Do I still go camping? Yes. I still love it so much. But for the first time in my life, I love sleeping on our mattress more than my Therm-a-Rest.
I needed curtains in a recent rental so I thumbtacked my favorite in-camp Indian Creek dress and my partner’s International Climbers’ Festival t-shirt above the window. That gave us about 80 percent privacy (hopefully the right 80 percent). Sorry, neighbors. One summer I was working for an outdoor education organization in northern California. When I told that same designer sister about it, she was excited to set me up with her friend’s parents before my contract. They generously took me in, even if slightly horrified. When I showed up, I had a small duffle and a trash bag full of my camping stuff. I was planning to rent a backpack for the actual trip, so I figured there was no point lugging around more luggage. They kindly showed me to my room, making sure to point out the shower (I took the hint). When I woke up the next morning there was a roller bag outside of my bedroom door. Unsure of how to properly thank them, I cleaned the kitchen with all of my elbow grease. I still roll that puppy around like there’s no tomorrow.
My partner’s truck was our home for a long time. We got away without renting a place for the first four years of our relationship with a slick combination of sleeping in the truck, my sister’s basement, and the “hotel” that our school runs (nightly rate: $7.00). We had more belongings— bikes, skis, too many puffy jackets— than fit in the truck, so the easy mobile living was made possible by having a storage unit. ‘Storage unit’ might be a generous term for the metal cage in a basement that cost $6.00/month to rent, but man did it feel luxurious to have everything in one space (even if I had foot a bill in order to do so).
Photo: Akshay Gujar
It’s funny how the low-level dirtbagging became a piece of my identity, a source of pride.

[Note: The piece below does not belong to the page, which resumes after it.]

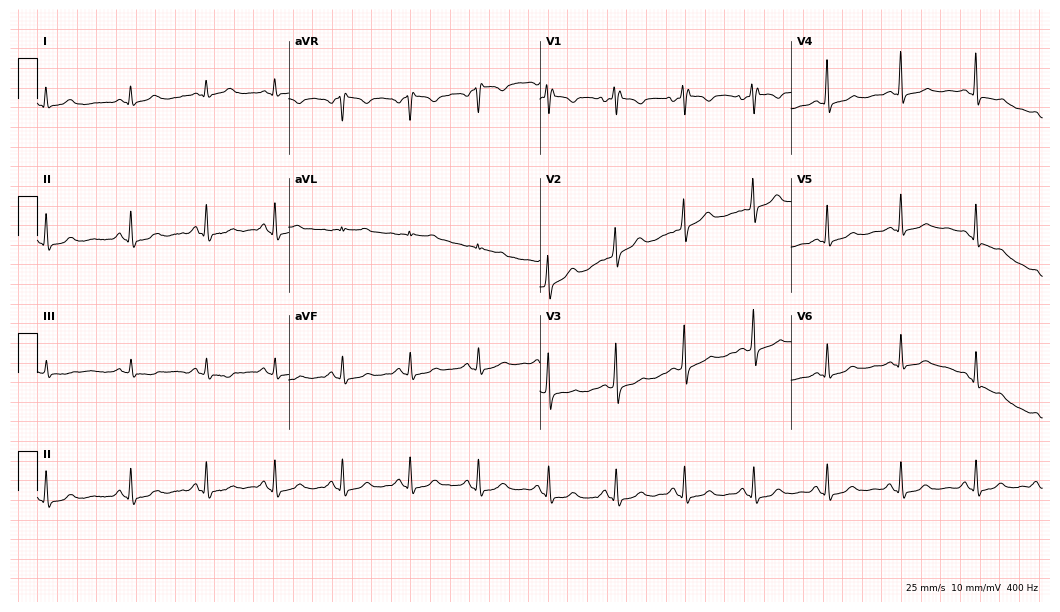
12-lead ECG from a 49-year-old female (10.2-second recording at 400 Hz). No first-degree AV block, right bundle branch block, left bundle branch block, sinus bradycardia, atrial fibrillation or sinus tachycardia recorded for this tracing. Findings outside these six are not listed.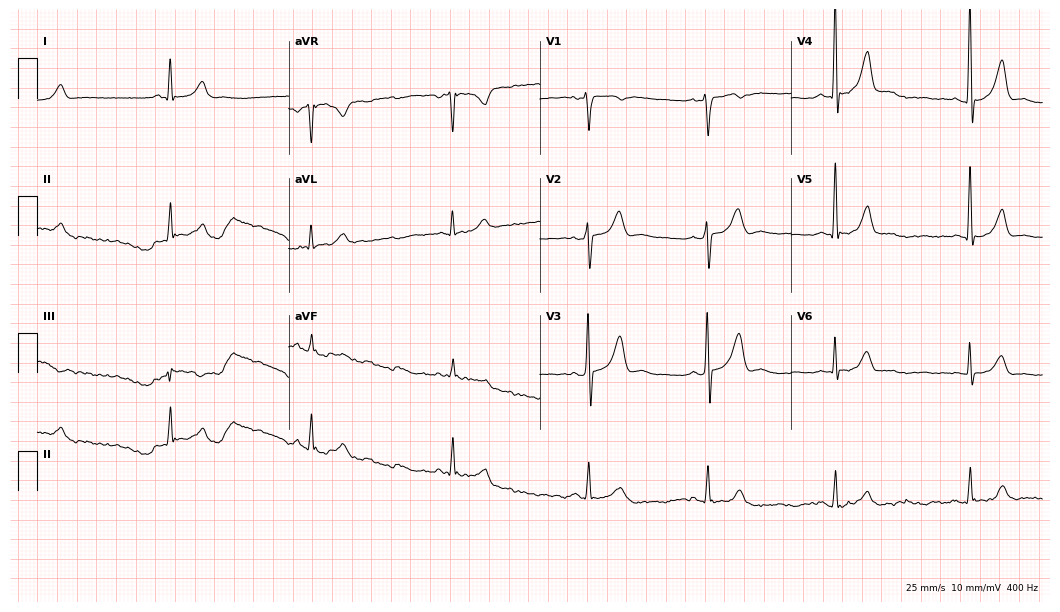
12-lead ECG from a 59-year-old male patient. No first-degree AV block, right bundle branch block (RBBB), left bundle branch block (LBBB), sinus bradycardia, atrial fibrillation (AF) or sinus tachycardia recorded for this tracing. Only these six findings were labelled.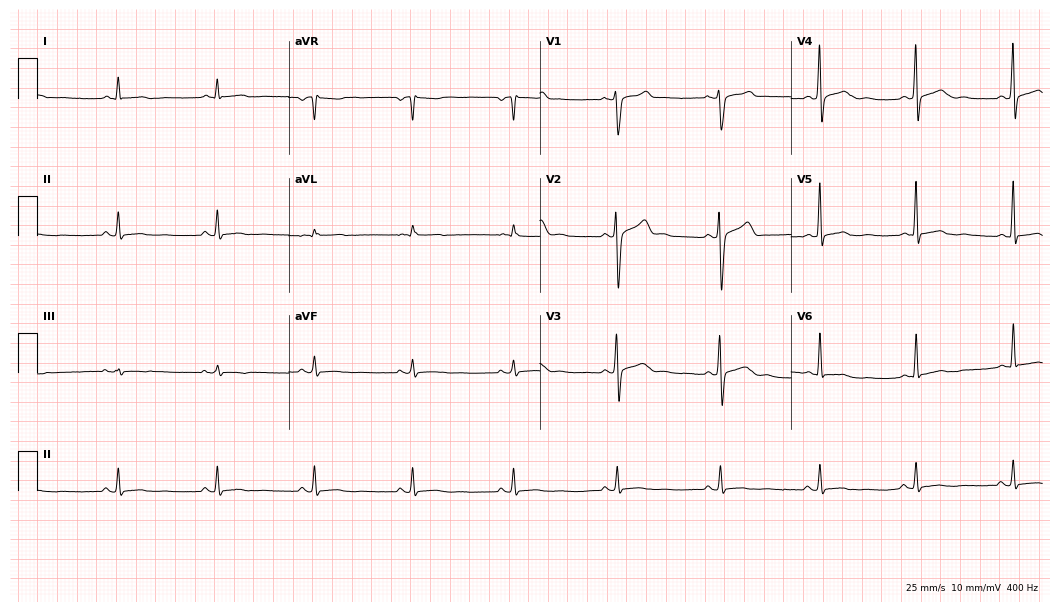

Not “funny ha ha” but funny weird. It’s not something I’m proud of or like to admit, but I think there was ego involved. An elitism tied to simplicity, perceived elegance, frugality. Like the stubbornness of hanging onto a flip phone well past what made sense for my life. Yes, I think we shouldn’t buy stuff we don’t need. And no, a dirtbag isn’t better than anyone else because they only own three shirts or make curtains out of t-shirts. How much coal went into that synthetic sleeping bag again?
Over time, my choices have shifted. I started to make decisions that my more conventional parents understood— I took a job in an office, I started to pay rent, I separated “town clothes” and “field clothes” (though there’s still a 100 percent overlap in all sporty undergarments and keeping that town puffy off while I’m camping is very difficult). The flip phone became a smartphone, and in the process, I became a more reliable employee who gets lost less often. I started to put mascara on every day and shower (more) often.
The final nail in the dirtbag coffin came with the most exciting, expensive, and stressful purchase of my life: a house. My husband and I weren’t looking for a home, but it appeared in front of us and was too good to pass up. A friend restored a hundred-year-old log cabin in line with our values. Solar power, beautiful windows, and the best neighbors we could ask for.
So, I am officially announcing my dirtbag retirement. Do I still go camping? Yes. I still love it so much. But for the first time in my life, I love sleeping on our mattress more than my Therm-a-Rest. I get as excited about house projects as I do climbing, and I find myself convincing my husband that these two shades of white are so, so different. The old me is still in there too; hopefully with less ego. We didn’t own any furniture for a while, so our first “dinner party” in our new home happened on seats made of piles of books and a “table” of stacked cutting boards. And I’ll be damned if I waste money on heating the house more than it needs to keep the pipes thawed. As I write this I’m wearing a puffy jacket inside. Don’t worry, it’s my very clean and stain-free “town” puffy.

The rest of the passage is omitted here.